The Expression Of Heme Oxygenase 1 In Skeletal Muscle Of Diet Induced Obese Mice In Response To Anti‐obesity Treatment

Background Oxidative stress plays an important role in pathogenesis of obesity. Heme oxygenase1 (HMOX1) is a rate‐limiting enzyme functioning in heme catabolism, which modulates oxidative stress.
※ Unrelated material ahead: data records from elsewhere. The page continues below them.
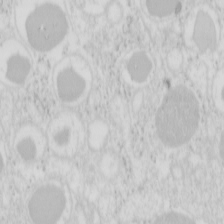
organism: Mouse
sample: Pancreas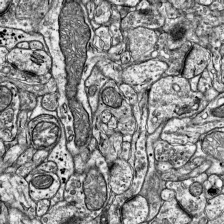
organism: Mouse
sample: Visual Cortex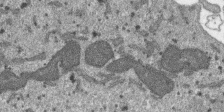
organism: Human
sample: Lung epithelial cells infected with SARS-CoV-2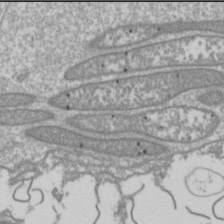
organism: Drosophila
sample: Cell division; meiosis; drosophila spermatocytes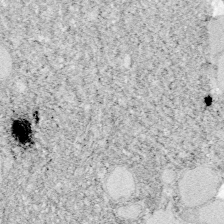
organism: Zebrafish
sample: Whole-Brain

Sulforaphane (SFN), a bioactive compound, and previous studies suggest that SFN could be a potential anti‐obesity drug. The current study investigates HOMX1 gene expression changes in skeletal muscles (SkM) of wild type diet‐induced obesity (DIO). Methods Age and weight matched of wild‐type CD1 and the knockout of nuclear factor (erythroid‐derived 2)‐like 2 (NrF2) mice were fed a high fat diet for 16 weeks to induce DIO. Then, each group was further divided in to two subgroups and received daily intraperitoneal (ip) injections of either vehicle (25 μl) or SFN (5 mg/kg BW) for four weeks. Body weights was monitored daily during treatment. Skeletal muscle samples were assessed for HMOX1 mRNA expression using RT‐PCR. Results The body weights of SFN treated WT mice have decreased significantly by ‐15.1%, p 0.004, while it decreased insignificantly by ‐2.5% in KO NrF2‐/‐, p=0.512. HMOX1 expression in (SkM) of WT mice was significantly upregulated following SFN treatment by seven folds, P‐value of 0.024, but insignificantly increased by 1.2 folds in (SkM) of KO NrF2‐/‐ mice, p=0.176. Conclusion SFN induces upregulation of heme oxygenase expression in wild‐type mice's skeletal muscle but not the KO Nrf2 mice. The upregulation of HOMX1 in skeletal muscle could refer to the role of the Nrf2 pathway in muscle tissue as the main target for SFN treatment in obesity.